EXERCISE OBJECTIVE
Nothing but the lines from the top of the records through the line with "Egykori Erdődy kastély Jánosházán" should be returned, exactly, and without pictures.

++++ DATA RECORDS

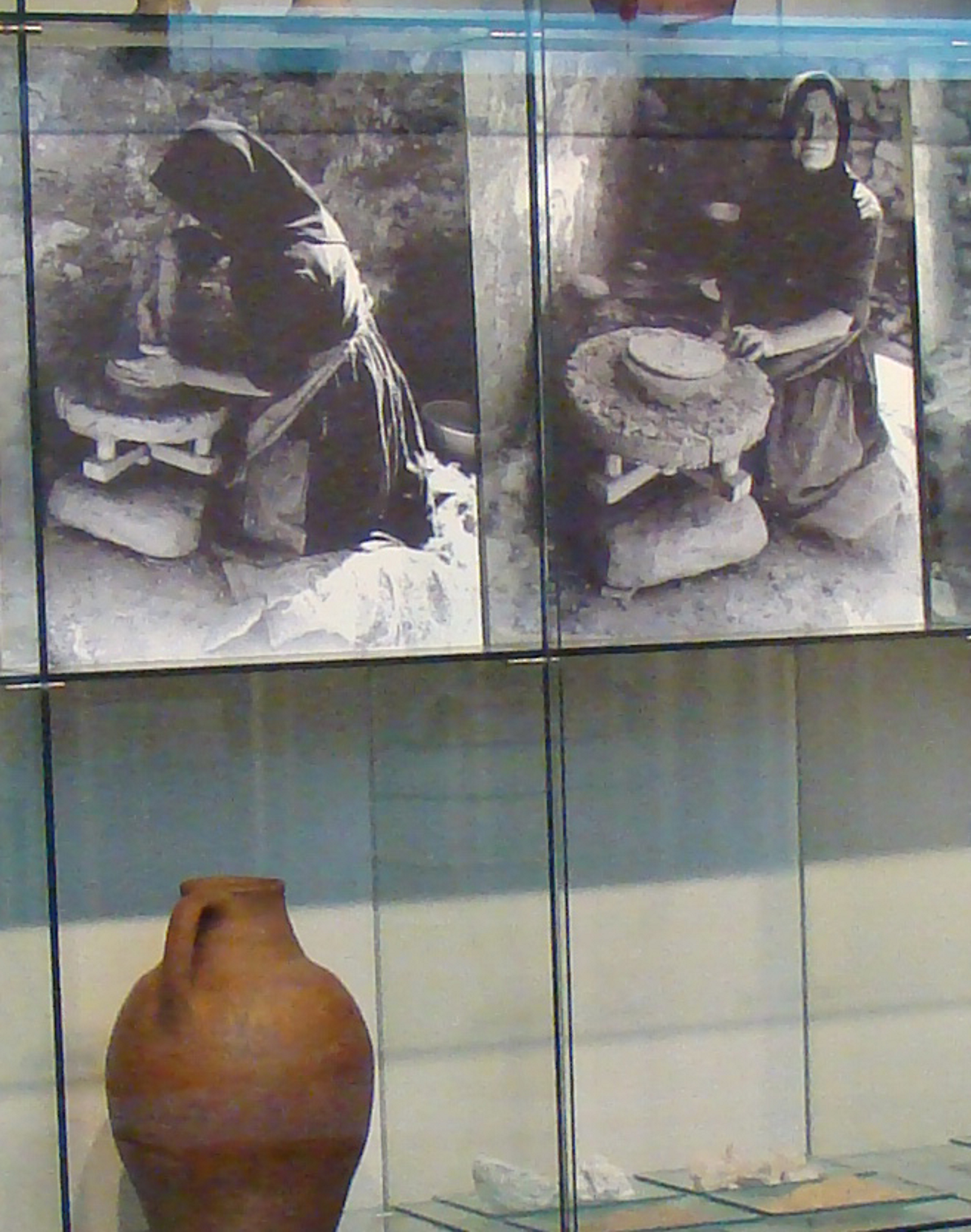 La alfarería es una actividad tradicionalmente realizada por la mujer en algunas localidades del noroeste de la península ibérica, como puede apreciarse en estas fotos del Museo etnográfico de Castilla y León, en Zamora. (Imagen obtenida modificando otra publicada en Wikimedia Commons).
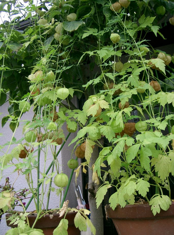 Cardiospermum halicacabum
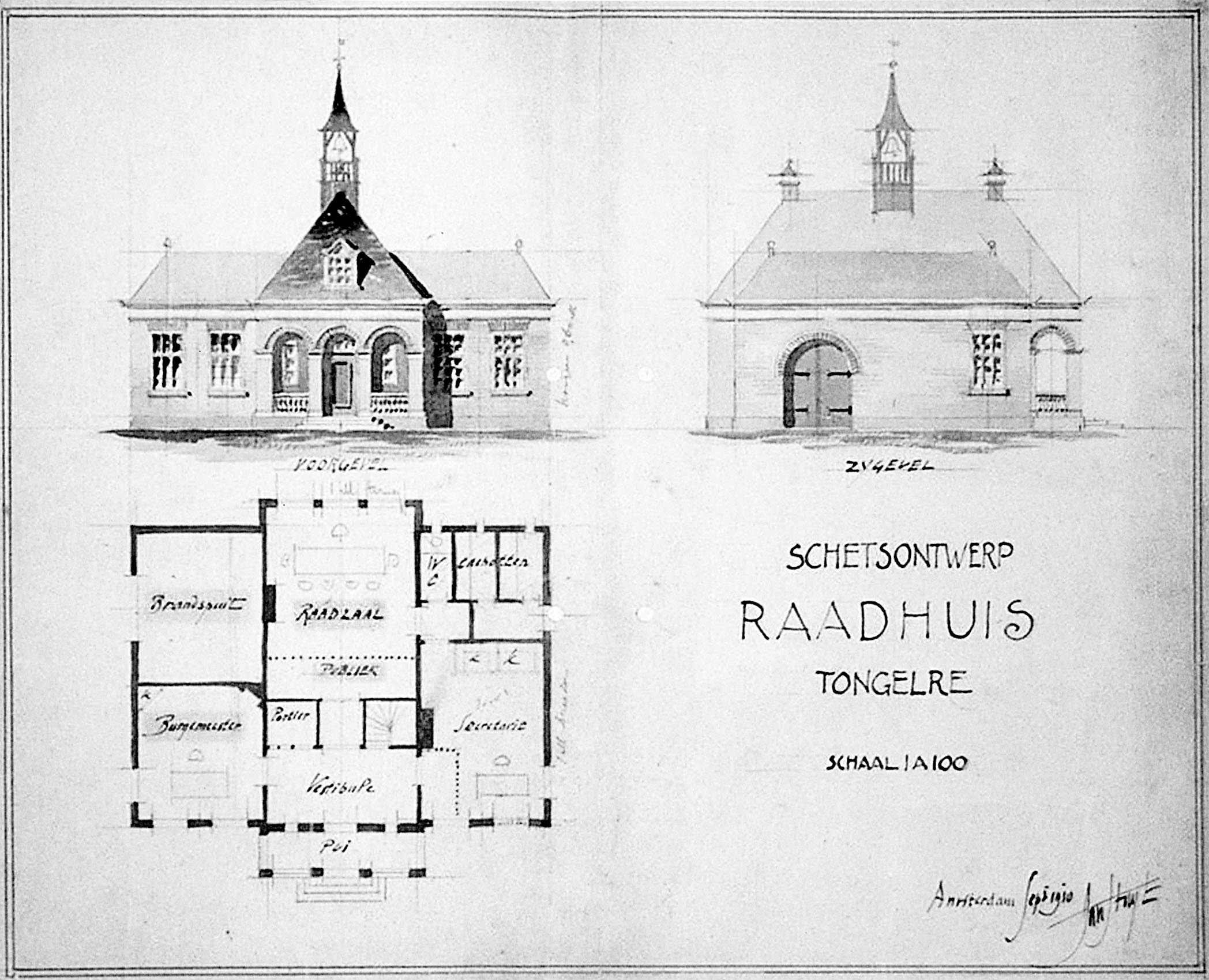 Schetsontwerp van het raadhuis van de voormalige Nederlandse gemeente Tongelre
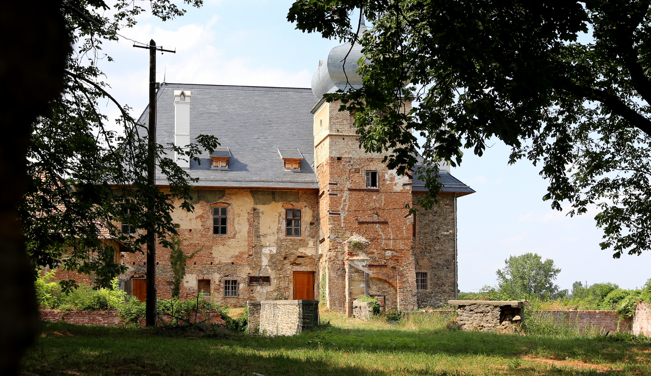 Egykori Erdődy kastély Jánosházán
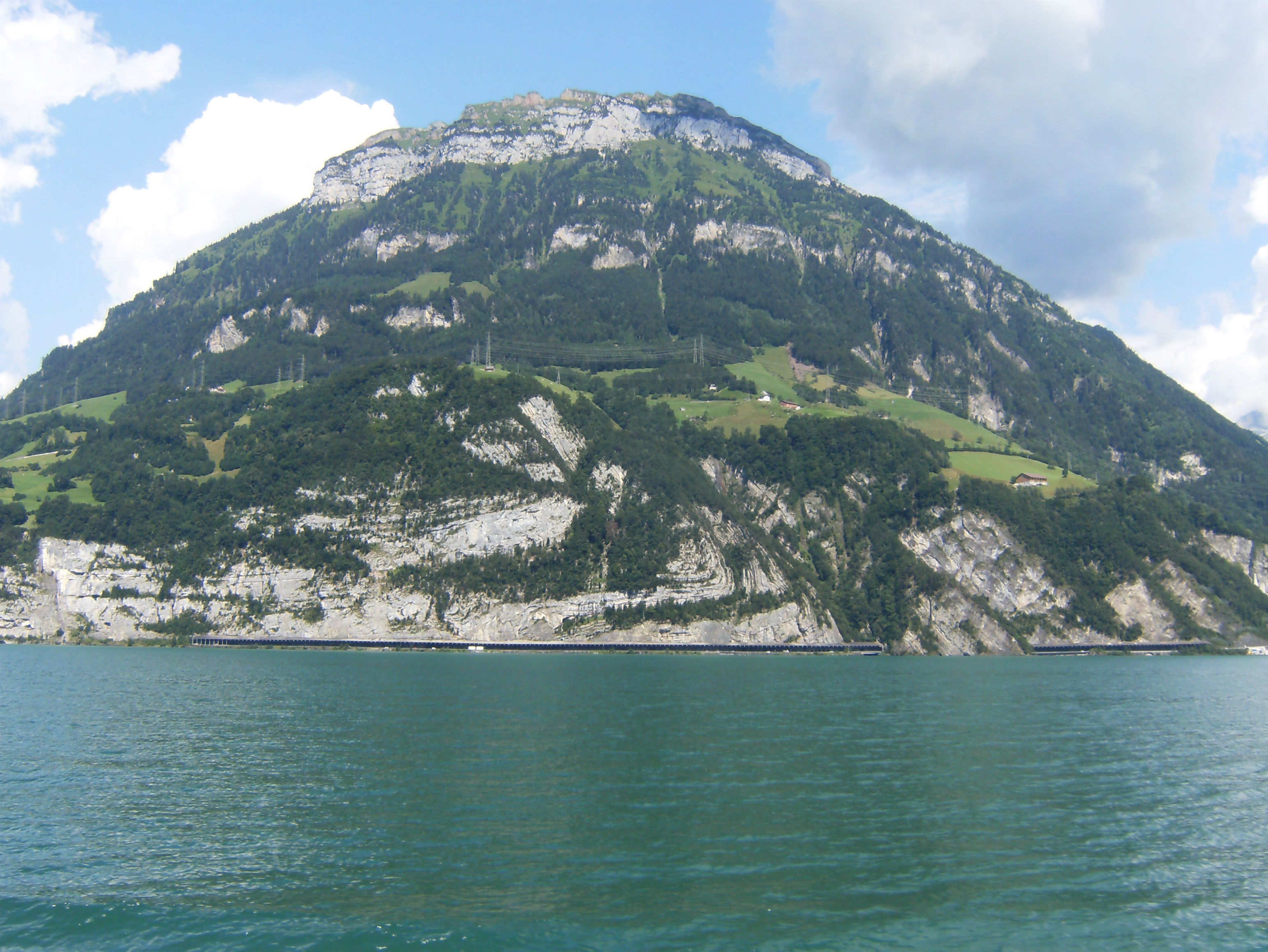 Fronalpstock, Urnersee
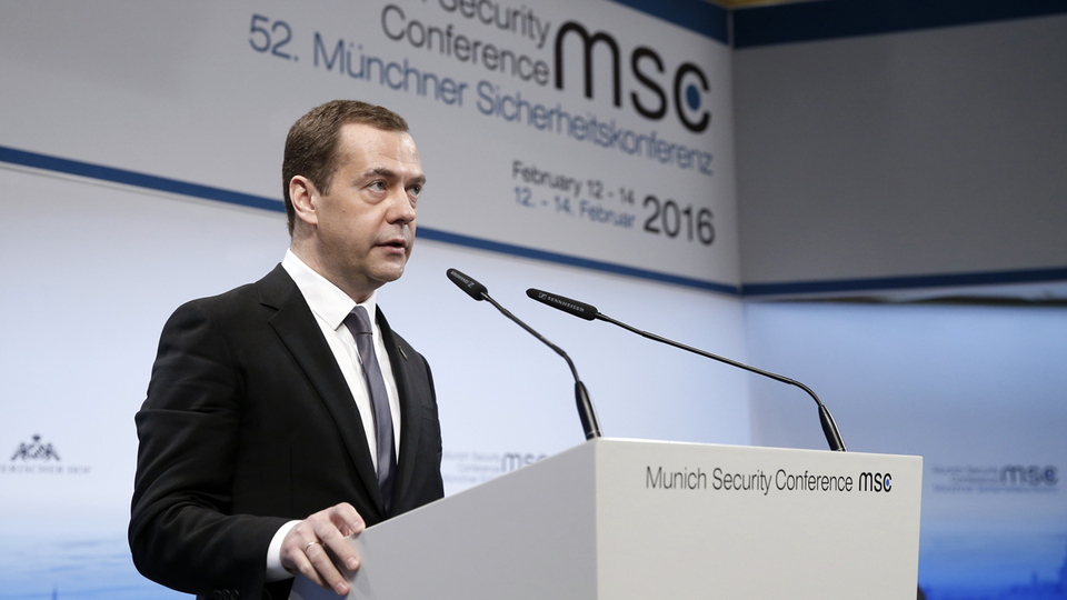 Выступление Дмитрия Медведева на панельной дискуссии на Мюнхенской конференции по вопросам политики безопасности
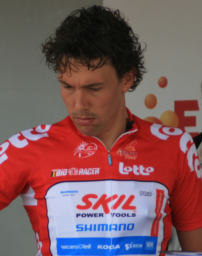 Kenny van Hummel, au départ de la cinquième étape de l'Eneco Tour 2008, à Ardooie
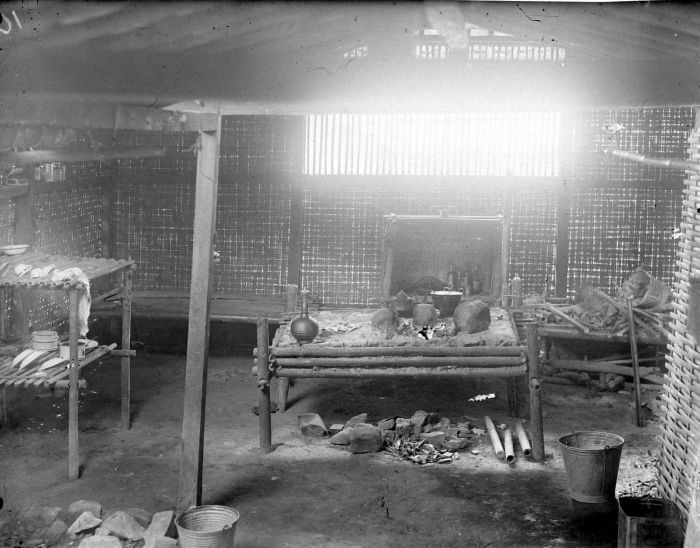 Negatief. Kampongkeuken, Preanger
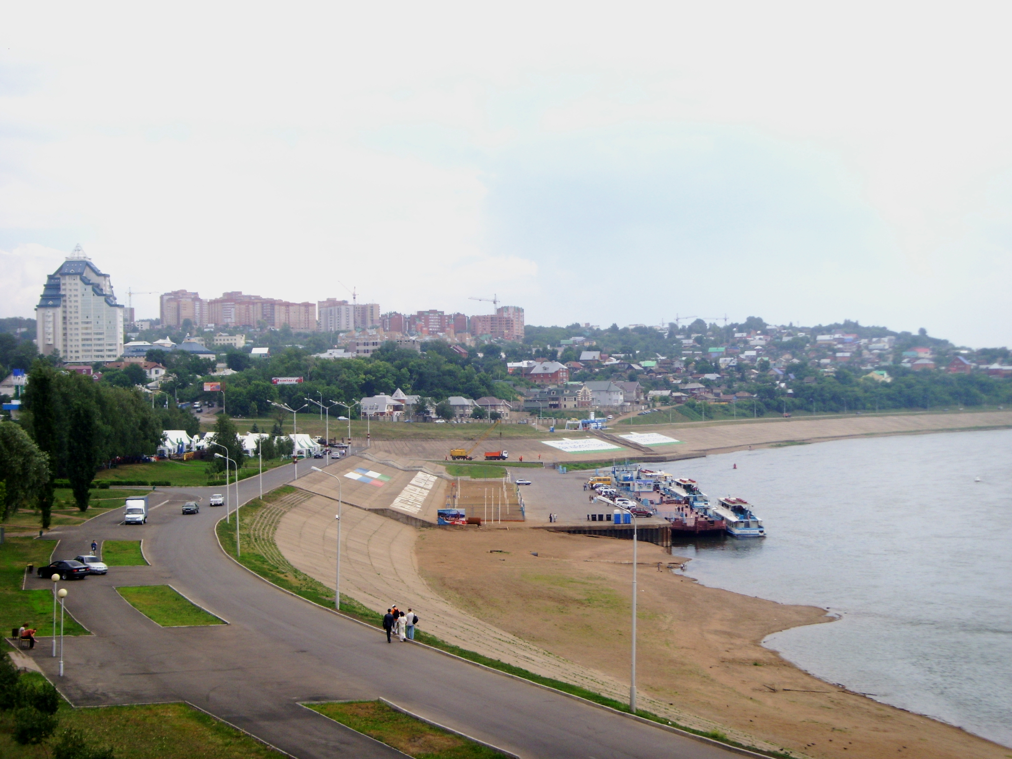 Уфа. Набережная Белой реки в районе монумента Дружбы.
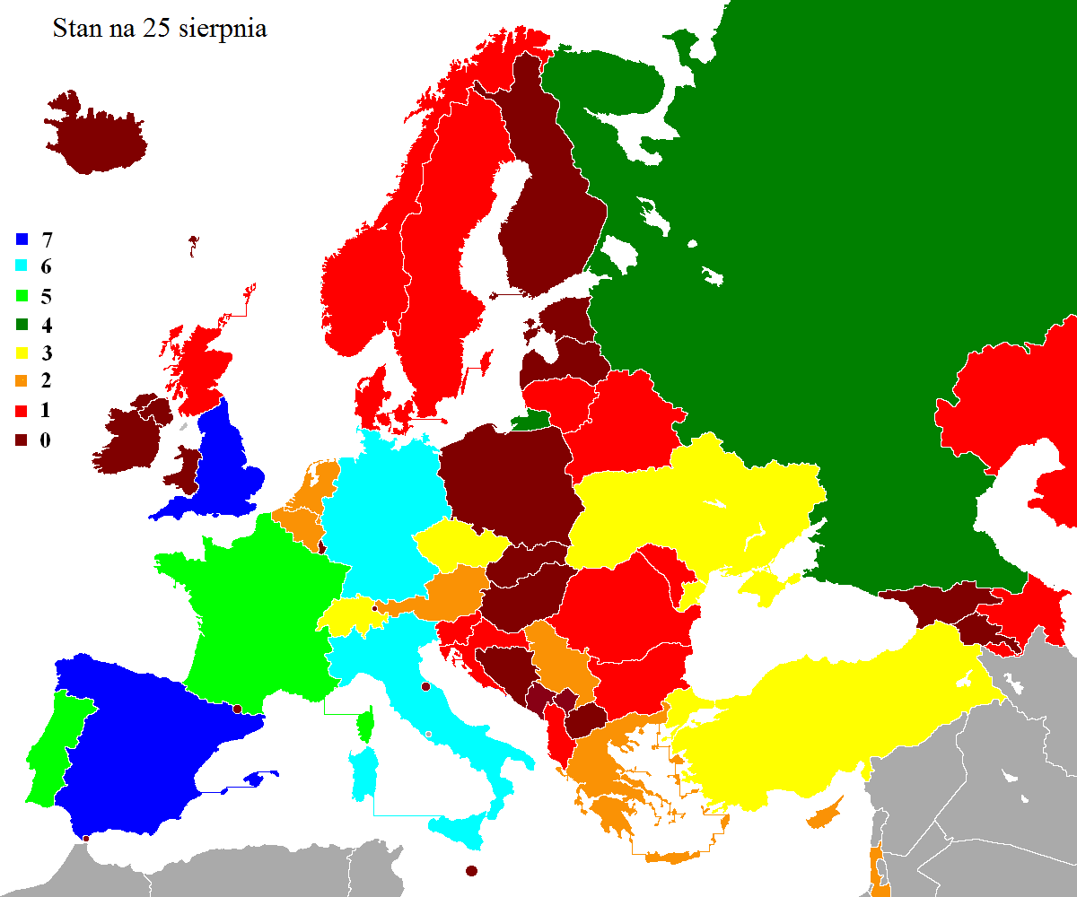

++++++++

SOLUTION
 La alfarería es una actividad tradicionalmente realizada por la mujer en algunas localidades del noroeste de la península ibérica, como puede apreciarse en estas fotos del Museo etnográfico de Castilla y León, en Zamora. (Imagen obtenida modificando otra publicada en Wikimedia Commons).
 Cardiospermum halicacabum
 Schetsontwerp van het raadhuis van de voormalige Nederlandse gemeente Tongelre
 Egykori Erdődy kastély Jánosházán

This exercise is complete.